**Task description**. Where the line containing "sample: Lung epithelial" appears in the entries below, begin there and output every line through the last, exactly, minus the pictures.

*** Opening of Entries shown ***

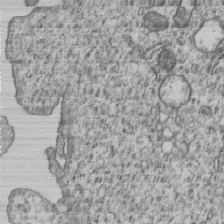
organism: Human
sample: MDA-MB-231 cells
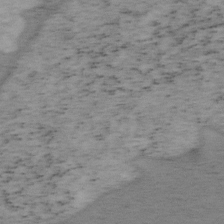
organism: Mouse
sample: OT-I killer T cells with ID8 ovarian cancer cells
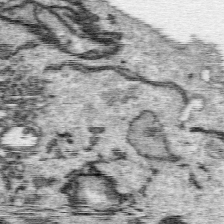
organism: Human
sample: HeLa cells
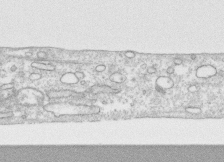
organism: Human
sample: CRL-1474
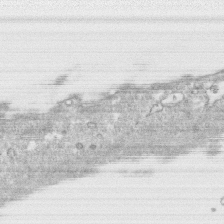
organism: Human
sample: CRL-1474
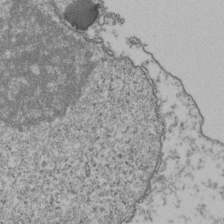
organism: Human
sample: Activated Jurkat CD4+ T cells
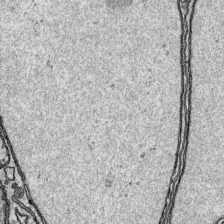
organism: Platynereis dumerilii
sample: Parapodia
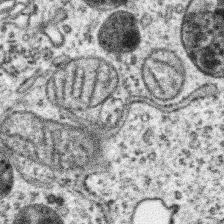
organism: Human
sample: HeLa cells
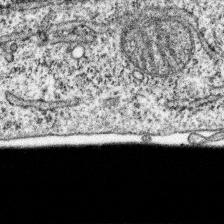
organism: Human
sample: HeLa cells
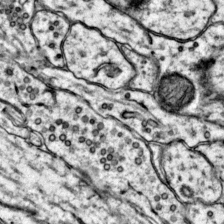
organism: Mouse
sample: Primary visual cortex
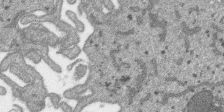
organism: Human
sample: Lung epithelial cells infected with SARS-CoV-2
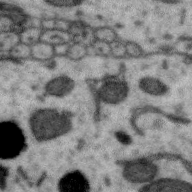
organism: Zebra finch
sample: Brain
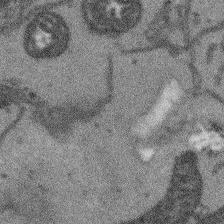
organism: Arabidopsis thaliana
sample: Root tip
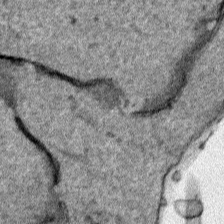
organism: Human
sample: Mitochondria in HCT116 cells
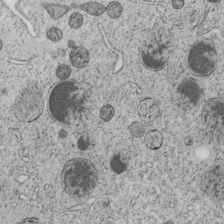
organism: C. elegans
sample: C. elegans embryo early stage

*** Close of Entries shown ***

**Task output**.
sample: Lung epithelial cells infected with SARS-CoV-2
organism: Zebra finch
sample: Brain
organism: Arabidopsis thaliana
sample: Root tip
organism: Human
sample: Mitochondria in HCT116 cells
organism: C. elegans
sample: C. elegans embryo early stage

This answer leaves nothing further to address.